In May, Associate Professor of the Department of Organizational Behaviour and Human Resource Management Olga Mondrus, Associate Professor of the Department of Financial Management Elena Senatorova, Associate Professor of Department of Marketing Elena Panteleeva and Assistant Professor of the Department of Strategic and International Management Anja Tekic completed the EFMD professional development programme "Online Teaching Academy: Moving beyond remote teaching to master all aspects of online education".
EFMD Online Teaching Academy represents a certified professional development programme that provides participants with the theoretical and practical tools required to design an effective online or blended learning experience based on sound learning-design principles, best practices and trends. The Academy was delivered by leading experts in the sphere of online education. Participants had a chance to understand the value and opportunities of an online environment and learn how to become effective online instructors.

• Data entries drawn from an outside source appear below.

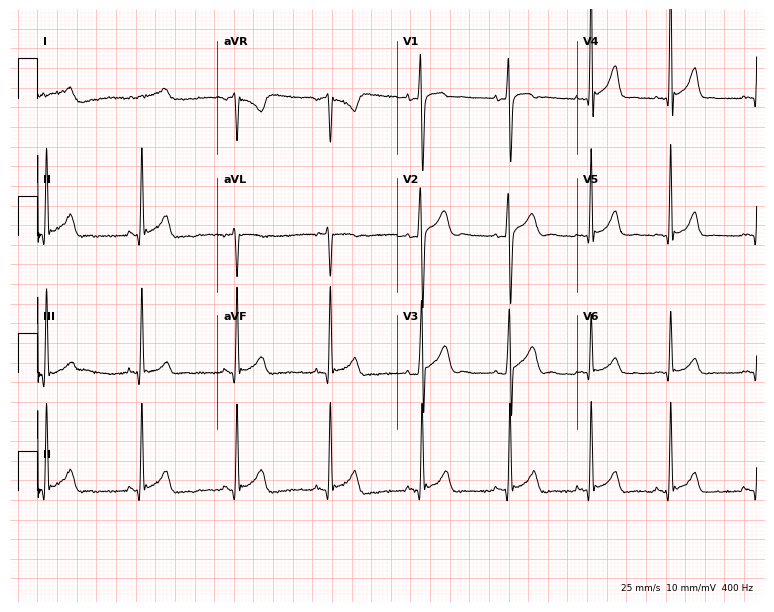
ECG (7.3-second recording at 400 Hz) — an 18-year-old male patient. Screened for six findings — first-degree AV block, right bundle branch block, left bundle branch block, sinus bradycardia, atrial fibrillation, sinus tachycardia — none is recorded. Findings outside these six are not listed.
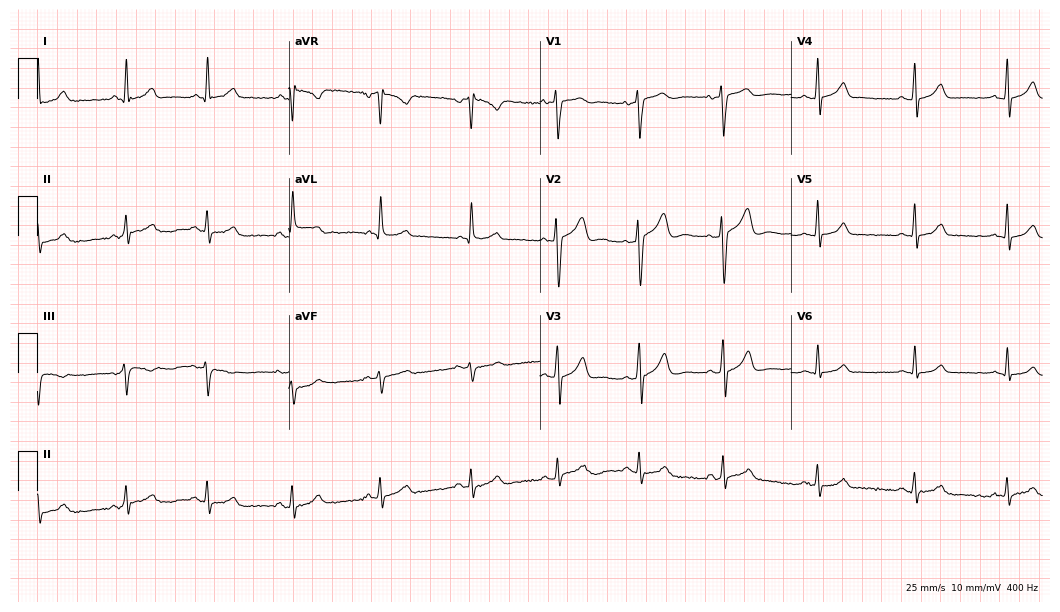
ECG — a 41-year-old woman. Labelled as a normal ECG.
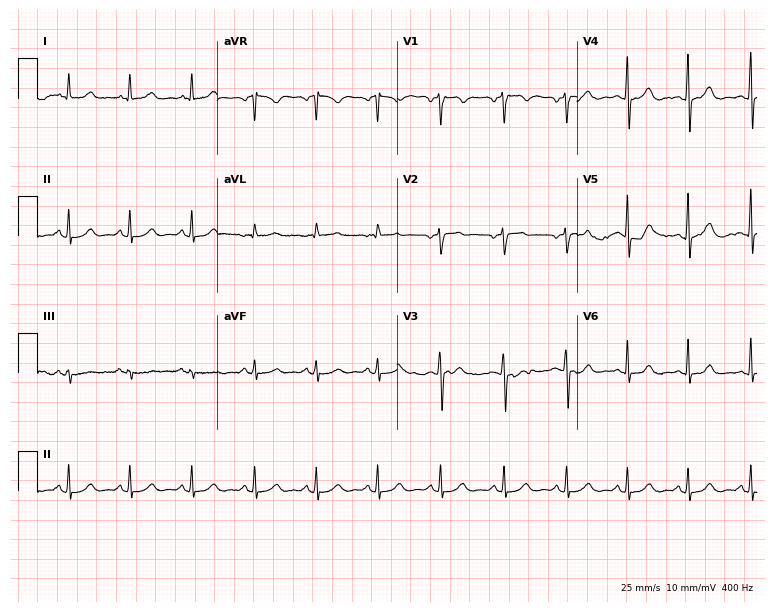
Standard 12-lead ECG recorded from a female patient, 36 years old. Read as a normal ECG.
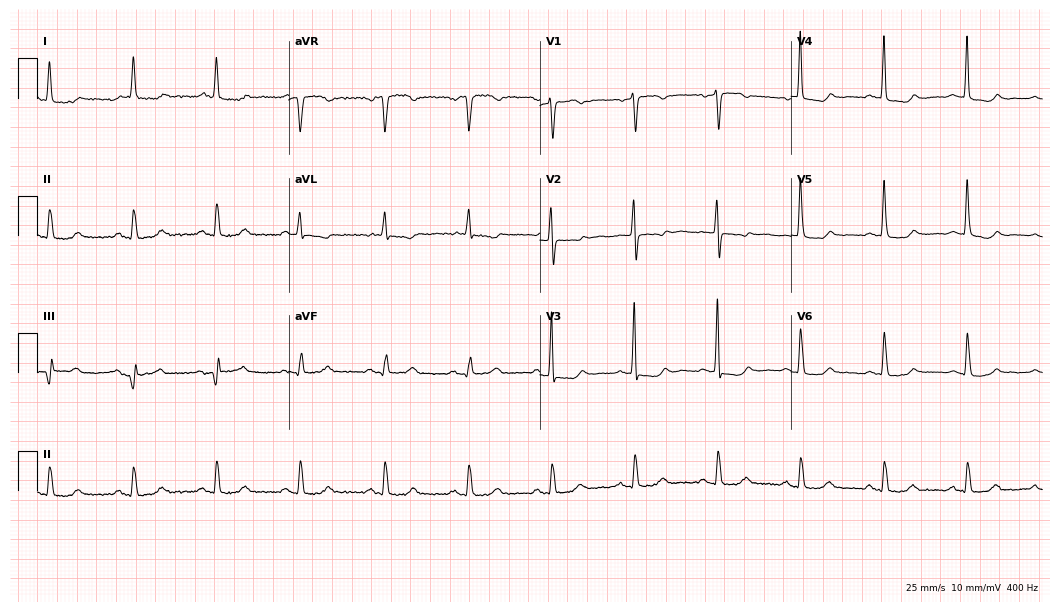
ECG (10.2-second recording at 400 Hz) — a 77-year-old woman. Screened for six findings — first-degree AV block, right bundle branch block (RBBB), left bundle branch block (LBBB), sinus bradycardia, atrial fibrillation (AF), sinus tachycardia — none is recorded. Other findings, if any, are not listed.
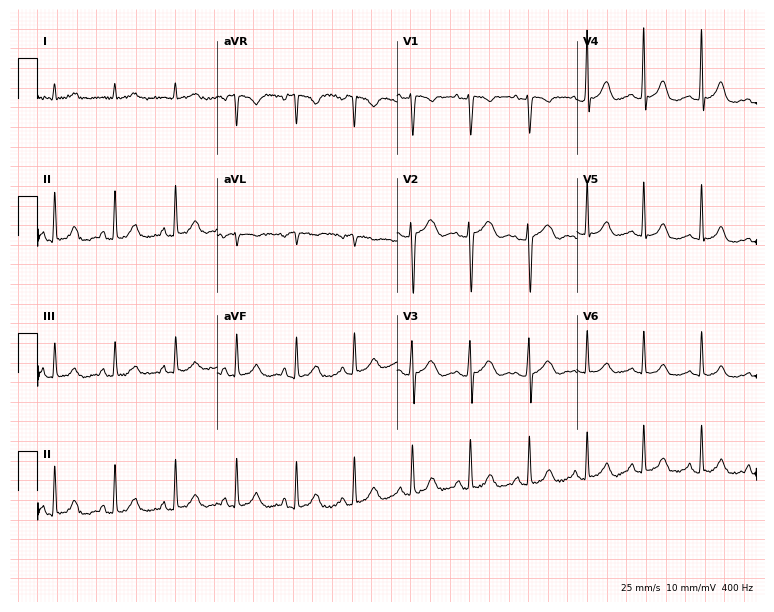
ECG — a female, 40 years old. Screened for six findings — first-degree AV block, right bundle branch block, left bundle branch block, sinus bradycardia, atrial fibrillation, sinus tachycardia — none is recorded. Other findings, if any, are not listed.

As results of this course, participants gained additional skills how to design a blended or an online learning experience; create rich and holistic interactive experiences to engage students and enhance learning; apply different methods and tools to support online learners like: videoconferences and case discussions, videos, different types of assessments, discussion boards, feedback, different types of interaction, learning analytics; develop and maintain a dynamic online community and support peer-to-peer interactions; design formative and summative assessments, using a range of technology and tools suitable for online learning; design and deliver effective synchronous and asynchronous learning sessions.
Anja Tekic, Assistant Professor of the Department of Strategic and International Management:
For me, there are two most important take-aways from this course. First, online teaching is completely different from face-to-face teaching. We cannot just mirror the usual teaching practices and 80-minute formats in the online environment. Online courses need to be built from scratch – there is an array of completely different approaches and tools that need to be adopted to transfer knowledge, to engage students and to assess their work. Second, online teaching is a team work, where lecturers play only one of the key roles along with the “new kind” of specialists, such as learning technologists, instructional designers and videographers. To create effective online courses, universities need to be ready to invest in building such teams, as well as to be flexible and encourage lecturers to experiment with the new teaching formats and tools of engagement. Challenging, but also very exciting era of digital transformation of education is ahead of us.

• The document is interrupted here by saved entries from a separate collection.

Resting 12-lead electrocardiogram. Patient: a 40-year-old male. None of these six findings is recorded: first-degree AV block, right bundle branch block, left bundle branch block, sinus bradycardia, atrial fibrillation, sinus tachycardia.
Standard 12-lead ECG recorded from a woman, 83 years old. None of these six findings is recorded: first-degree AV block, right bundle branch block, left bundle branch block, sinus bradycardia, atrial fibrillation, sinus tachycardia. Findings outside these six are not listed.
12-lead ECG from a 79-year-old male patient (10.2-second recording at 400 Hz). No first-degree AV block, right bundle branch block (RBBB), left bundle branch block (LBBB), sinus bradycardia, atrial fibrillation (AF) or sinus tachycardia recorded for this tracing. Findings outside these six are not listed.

Olga Mondrus, Associate Professor of the Department of Organizational Behaviour and Human Resource Management:
Participation in the programme was an exciting learning journey and valuable experience. We went through all challenges which students, professors and other stakeholders might face studying, teaching, and supporting courses online. Now it’s clear that developing and providing online high-quality courses require not only the involvement of a professor but also a dedicated team of learning designers, media designers, forum curators, assistants, methodologists, IT specialists, UX specialists etc. To make such courses on an ongoing basis, a strategy of the whole school should be developed. Time and people resources on creating such courses and tracking their quality are necessary. So, the difference between 'high-quality online teaching' and 'remote/distance teaching' is huge, it’s not just transferring everything you do offline on an online platform. It’s a new world of hard, time-consuming but creative teamwork, new challenges and sources of inspiration.